The notion of the housekeeping gene has been prevalent since the discovery of genes themselves. Since certain enzymes, structural elements, and other core parts of the universal cellular machinery must be expressed at roughly similar levels in every cell, the reasoning goes, these genes don’t need to be regulated. Housekeeping genes are often used as a foil or control for developmental genes, which are regulated and differentially expressed in different cell types.

The promoters of some housekeeping genes were investigated during the course of researching promoter and transcription biochemistry, but because of the technologic limits of the day, highly-expressed genes had to be studied and genes involved in disease and development were investigated first. It was probably the fact that TATA is prevalent in the promoters of developmental genes that led to it being the first promoter motif discovered in mammals (Goldberg 1989), a bias that was noticed by the

researchers of the time (Breathnach and Chambon 1981). In contrast, the TATA-less genes were generally regarded as housekeeping genes with low expression levels and multiple 5’ ends (Dynan 1986).

Perhaps it was because the promoters of housekeeping genes seemed more complicated to study than that of the developmental genes, or perhaps because many were expressed at a modest level, or perhaps because developmentally regulated genes have traditionally been more scientifically exciting, but for a type of gene that is often used as a conceptual foil or experimental foil, housekeeping genes have fallen by the

wayside in terms of direct research. One reason that surely has played a part in this lack of research is that, somewhere along the line, “being regulated” became

synonymous colloquially with “has enhancer(s).” Housekeeping genes, thought to have steady expression levels, are assumed to maintain these steady expression levels by virtue of a constitutively active promoter. Meanwhile, developmental genes, which have varying levels of expression, need CRMs in order to modulate their levels of transcription over development and in different tissues.

A few people have managed to study the regulation of housekeeping genes, though. One person who studied a vital housekeeping gene, DFHR, was Dr. Peggy Farnham, despite the difficulties of obtaining funding for something assumed not to happen (B. Wold, pers. comm.). Dr. Farnham found that it did, indeed, have enhancers (Farnham and Schimke 1985). However, Dr.
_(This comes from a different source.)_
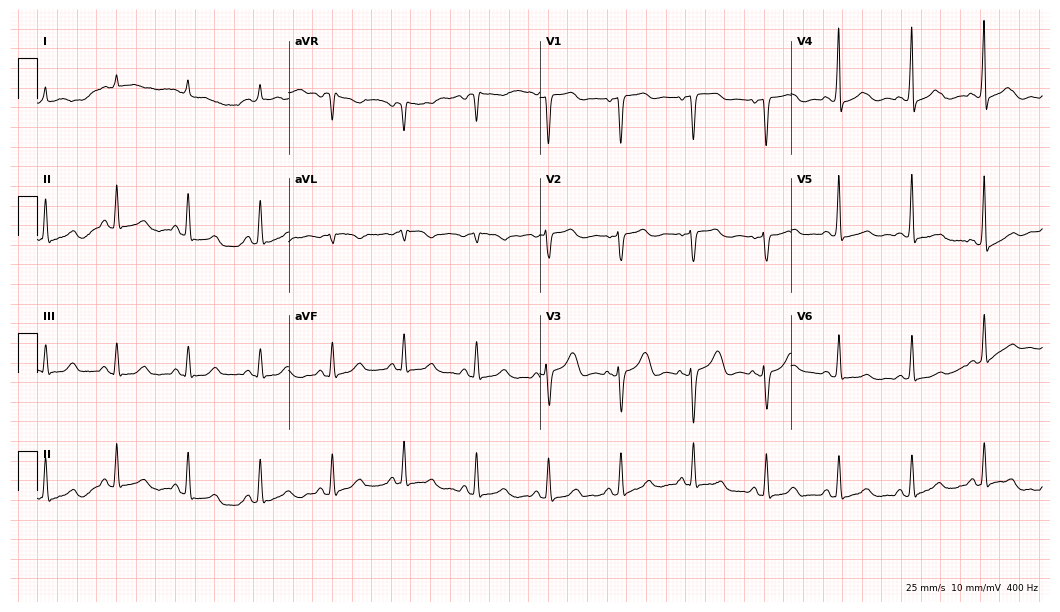
12-lead ECG from an 80-year-old female patient. No first-degree AV block, right bundle branch block (RBBB), left bundle branch block (LBBB), sinus bradycardia, atrial fibrillation (AF) or sinus tachycardia recorded for this tracing.
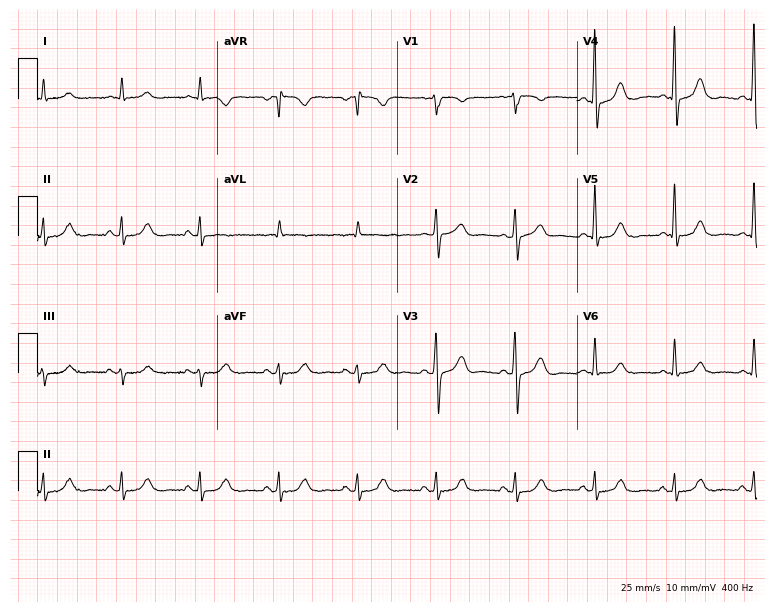
12-lead ECG from a 69-year-old male patient. No first-degree AV block, right bundle branch block, left bundle branch block, sinus bradycardia, atrial fibrillation or sinus tachycardia recorded for this tracing.

Farnham attributed this need for

enhancers to the fact that DFHR was known to be differentially regulated in the cell cycle and did not attempt to question whether housekeeping genes broadly had enhancers.

Likewise, in the case of string in Drosophila, in which the gene appeared at the level of tissues to be broadly expressed but was in fact differentially regulated at the level of cells, enhancers were found, but again were written off as a peculiarity of the particular gene studied. Enhancers continued to be studied almost exclusively in the context of developmental genes over the next decade, and the preponderance of developmental gene enhancer literature and absence of housekeeping gene expression literature sometimes seemingly led many to forget the formal possibility that housekeeping genes in general might have enhancers.

Is it really possible for any gene, much less most genes, to truly be unregulated in any way in every cell type? Some cell types like immune cells with their rearranged genomes or neurons and spermatocytes with their uniquely stripped-down metabolic

requirements surely contain a large number of “housekeeping” genes with varied levels of expression relative to the other tissues in the body. Furthermore, even genes that are known to be regulated by enhancers can appear to drive native expression patterns with their proximal promoters alone, as was once the case with myogenin (Yee and Rigby 1993), so the lack of apparent necessity, in assay, for CRMs does not disprove their existence.